On Christmas Day, the New York Post reported that Braunstein had been working at Xavier High School, a prominent New York all-boys private school. His employment was mere archiving work and had no direct contact with any students. The day before the attack, he told the school he was leaving for "an extended writing assignment". The day after the attack, he returned to Xavier to cash a paycheck. English teacher and rugby coach Mike Tolkin said that Braunstein "kept to himself". The day before the article was run, Xavier parents received letters from the school telling them of Braunstein's employment and explained that there was no need for any concern.

==Trial==
Braunstein's trial in June 2007 in State Supreme Court in Manhattan was covered closely by the New York media. His victim testified at length about the assault, and Larkworthy recalled on the stand how Braunstein had played out elements of the crime when the two were together. Prosecutors disclosed Braunstein's personal manifesto, written in the months before the crime, in which he said that God had intended him for the purpose of working justice upon those who sinned. The jury was ultimately allowed to hear only an excerpt in which he pondered killing Vogue editor Anna Wintour. "She will be escorted by eunuchs to a place in hell run by large rats", he declared. He recounted how she had, unlike other prominent fashion editors, never deigned to speak to him on the phone. He also ranted about Sex and the City creator Darren Star and Larkworthy.
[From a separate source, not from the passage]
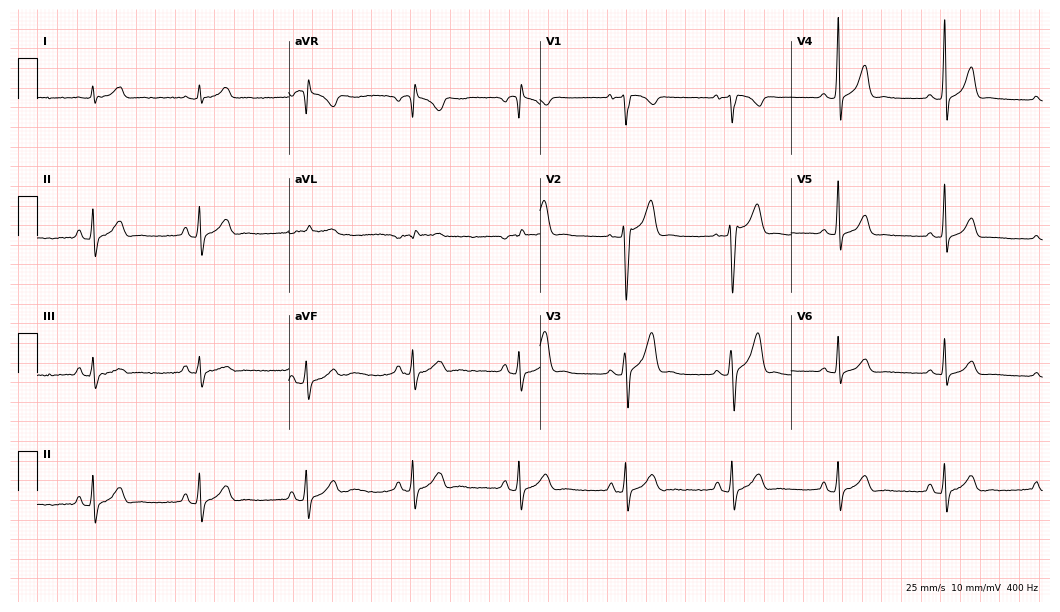
Electrocardiogram, a 21-year-old man. Overall reading on record: normal ECG.

His defense tried to argue that he had a brain dysfunction that left him unable to distinguish fantasy and reality, that during the assault he had been living in the former. His lawyers put a psychologist on the stand as an expert witness, and tried to show when cross-examining Larkworthy that he was displaying similar symptoms even then. The jury convicted Braunstein of kidnapping, sexual abuse (known as sexual assault in some other jurisdictions), robbery, and several other felonies on May 23, 2007 (but acquitting him of arson since they found he had not set the fire to cause damage to the building, only as a diversion). The panel deliberated less than four hours. On June 18, 2007, Braunstein was sentenced to 18 years to life in prison.

==In popular culture==
- This case was the inspiration for episode 19 of the 6th season of the CBS show CSI: Crime Scene Investigation titled I Like to Watch, which aired March 9, 2006. In this episode, a serial rapist poses as a firefighter, setting small blazes to gain entry to apartments, where he drugs women and sexually assaults them, focusing mainly on their feet. At the episode's close, the rapist is captured by real firefighters who notice that the rapists turnout gear is different than their own.
- An episode of I (Almost) Got Away with It featured the Braunstein case and his time on the run in the weeks following. Braunstein cooperated for the program and his comments provided insight into his thinking at the time of his crimes and the manhunt. In this episode, Peter Braunstein himself is recorded on camera stating, "If you released me tomorrow, the only thing- I'd get a big steak dinner, and then I would continue right where I left off."
- Braunstein's case also inspired a subplot in the comic book Ex Machina.